Tuesday 21 April 2020

UK jobs market was cooling before coronavirus crisis – 8% jobless rate now the best we can hope for

Earlier today the UK Office for National Statistics (ONS) published its latest monthly Jobs Report, mostly including data from the quarterly Labour Force Survey for the three months to February 2020. According to the ONS the labour market was ‘very robust’ at that time. But to me things looks to have cooled before the Covid-19 lockdown measures placed the economy in a coma to help save lives.

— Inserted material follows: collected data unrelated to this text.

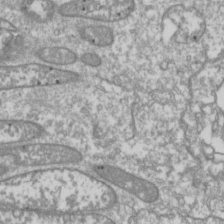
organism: Drosophila
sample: Cell division; meiosis; drosophila spermatocytes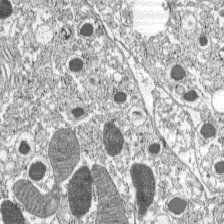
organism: C57BL Mouse
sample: Pancreatic islet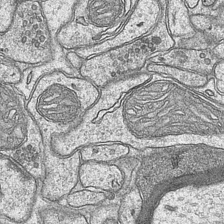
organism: Mouse
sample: CA1 Hippocampus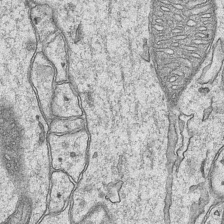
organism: Mouse
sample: CA1 Hippocampus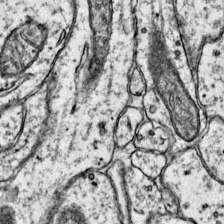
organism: Mouse
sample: Primary visual cortex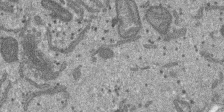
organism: Human
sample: Lung epithelial cells infected with SARS-CoV-2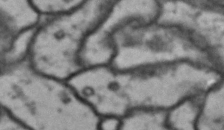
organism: Drosophila
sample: Brain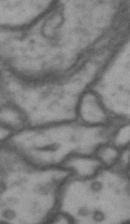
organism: Drosophila
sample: Brain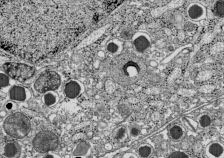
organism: C57BL Mouse
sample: Pancreatic islet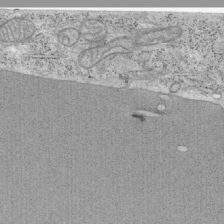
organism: Human
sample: HeLa cells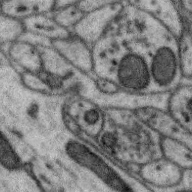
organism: Zebra finch
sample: Brain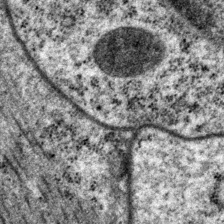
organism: P. pacificus
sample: Pharynx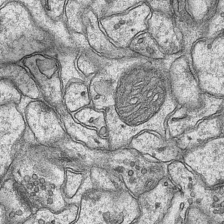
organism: Mouse
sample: CA1 Hippocampus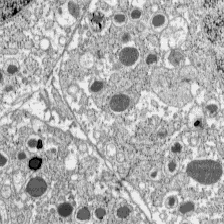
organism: C57BL Mouse
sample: Pancreatic islet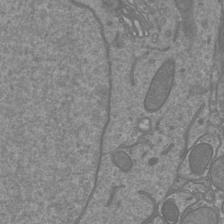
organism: Mouse
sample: Cortical neurons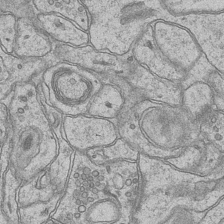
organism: Mouse
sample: CA1 Hippocampus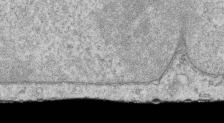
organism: Human
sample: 1205lu cells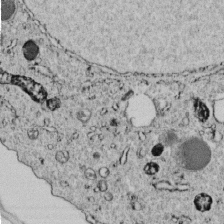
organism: C. elegans
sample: C. elegans embryo early stage

Although the number of people in work increased by a very healthy 172,000 in the three months to February (taking the employment rate to a record high of 76.6%), with fast growing labour supply this was not enough to prevent a rise of 58,000 in the number unemployed, lifting the unemployment rate back to 4%. Cooling was also evident in a fall in total hours worked, fewer job vacancies and softening in the rate of growth of average weekly earnings, which dipped to 2.9% excluding bonuses (or 1.3% in real terms). Moreover, the ONS reports more up to date figures based on PAYE data which show that the number of employees fell very slightly (by 0.06%) between February and March – what will prove to be the beginning of the largest shake-out of UK jobs for at least 40 years.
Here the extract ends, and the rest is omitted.